对凌少扬,也许我真的看错了太多,因为我和他的“开始”,源自于他一箭射杀青龙太子,也许从那个时候开始,我对他的敌意就已经渗透到了心里,不管之后,我们有多少机会可以贴近,却都错过了,直至今日,断姻缘。
而南宫……他第一次出现在我面前,那么轻松,那么逍遥,那样散漫无忌的笑意,让我在那样严寒的天气,也能感觉到温暖。
这也许就是后来,不管怎么困难,我总是以为我们之间还有可能的原因。
却原来——都是无望。
想到这里,我也轻轻的叹了口气。
这时,屋子里传来了一声浅笑:“夜深露重,公主殿下还是应该当心自己的身体。
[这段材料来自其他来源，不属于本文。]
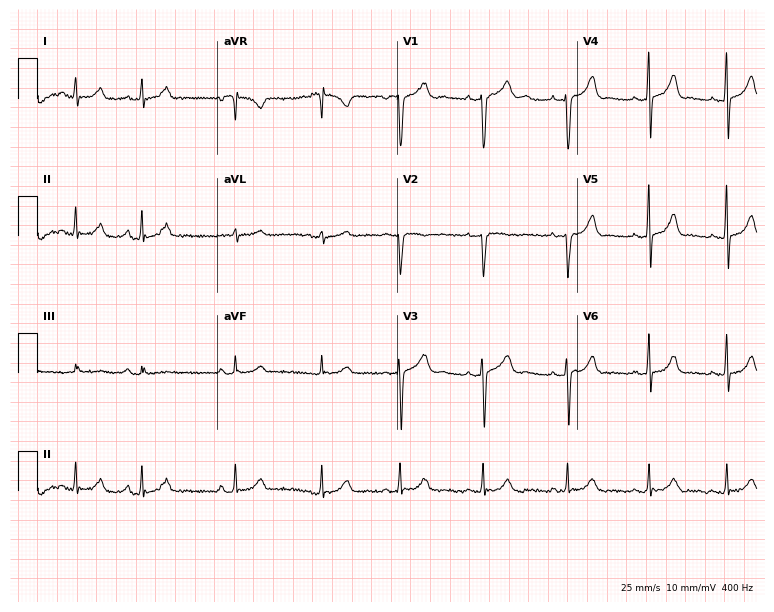
12-lead ECG from a female, 19 years old (7.3-second recording at 400 Hz). No first-degree AV block, right bundle branch block (RBBB), left bundle branch block (LBBB), sinus bradycardia, atrial fibrillation (AF) or sinus tachycardia recorded for this tracing. Only these six findings were labelled.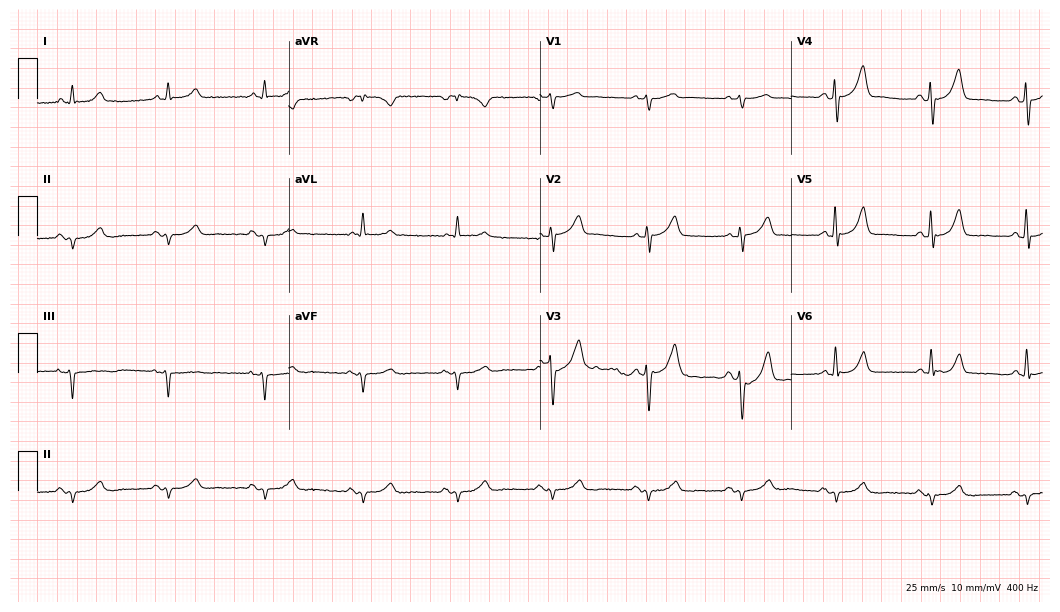
Electrocardiogram, a male patient, 77 years old. Of the six screened findings (first-degree AV block, right bundle branch block, left bundle branch block, sinus bradycardia, atrial fibrillation, sinus tachycardia), none is recorded.

”
我一愣,倒也没有尴尬,原本就想来找他,既然被发现了,也省却了许多麻烦。
于是,我说道:“先生,叨扰了。”
一边说,一边慢慢的朝那大门走去,余鹤已经站起身来朝着我俯身一揖,没说什么便转身离开,而鬼谷先生坐在琴案的后面,微笑着看着我,在月光下慢慢的走到他的面前。
“山中高士卧,月下美人来。”
美人?我这样的,还算得上美人吗?
于是淡然一笑:“先生,行云流水之名只怕要因为行思而更改了。”
他闻言,抬头看向了我的脸,也看着我右边脸颊上那道细长的疤痕,我也坦然,任他目光灼灼的看着。
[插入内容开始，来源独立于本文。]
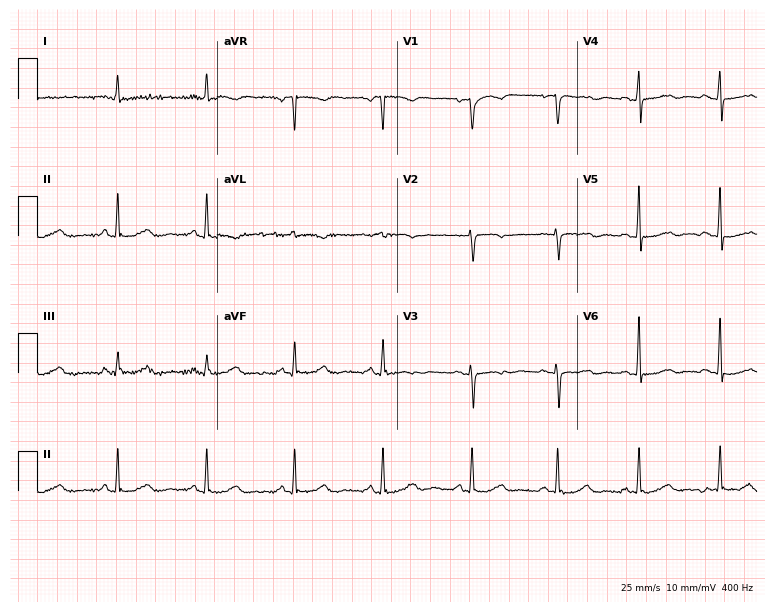
ECG (7.3-second recording at 400 Hz) — a female patient, 81 years old. Screened for six findings — first-degree AV block, right bundle branch block (RBBB), left bundle branch block (LBBB), sinus bradycardia, atrial fibrillation (AF), sinus tachycardia — none is recorded. Only these six findings were labelled.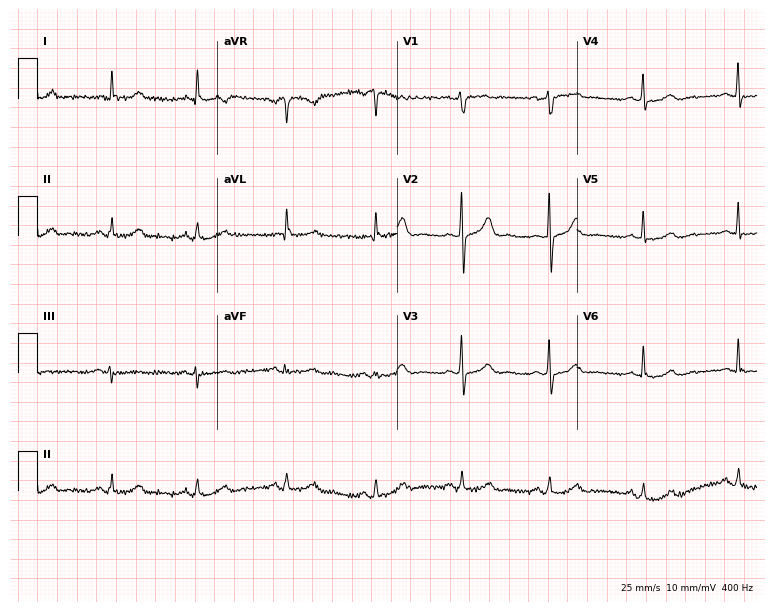
Resting 12-lead electrocardiogram (7.3-second recording at 400 Hz). Patient: a female, 59 years old. None of these six findings is recorded: first-degree AV block, right bundle branch block (RBBB), left bundle branch block (LBBB), sinus bradycardia, atrial fibrillation (AF), sinus tachycardia.

过了好一会儿,才听见鬼谷先生一声轻笑:“公主难道认为,行云流水,只是女子的才貌之名?”
我一愣——难道不是?
他笑了起来:“公主见过莫云翳,也见过水寻幽,若论容貌,她二人谁更出色?”
莫云翳和水寻幽?
我微微蹙眉,虽然世人对美人的定义有许多,可仅就容貌上而言,水寻幽胜过莫云翳太多了,于是我慢慢道:“水寻幽。”
“不错,可她,却是排在行云流水的最后一位。”
看着我惊愕不解的样子,鬼谷先生又笑了起来,继续说道:“而论及才干,公主,你们三个人,皆比不上沐流沙。”
我心中一惊:“那,先生为何——?”
他长叹一声,说道:“沐流沙为南疆后主,容貌过人,武艺超群,且有识人之能,用人之才,惊采绝艳当世罕见,可老夫却将她列为第三,是因为她空有经世之才,恪守承诺,全无己见,论及人才,只能是上等人物。”
我蹙眉:“恪守承诺,难道不好?”
“好,却无法成就大业。”鬼谷先生道:“南帝甄氏黄袍加身,自立为王,若恪守为臣之道,如何建立霸业?慕容夫人乃青楼之女,出身卑贱,若恪守妇道不出闺门,如何力保慕容氏江山不倒?”
“……”
“而水寻幽,容貌绝世,剑术犀利,可她空有一身本领,却甘心为家族利益所缚,行止由人,这样的女子,只好是中上之人。”
“……”
“莫云翳,虽然在你四人当中容貌稍逊,武艺不精,然而她性情刚烈,爱恨皆由心起,纵情肆意,杀伐决断,挚爱之人亦可为敌,这样的女子本可超凡脱俗;只是,她为****所牵,蒙蔽视听,也算得起上上人物了。”
“……”
我从没有想过,行云流水这四个女子,在鬼谷先生的眼中,竟然是如此。
那么,我呢?
“先生,对行思如何看待?”
他看着我的眼睛,沉默了许久,慢慢说道:“当初的如意公主,是绝顶人物。”
我的心跳了一下,也跟着沉了下去。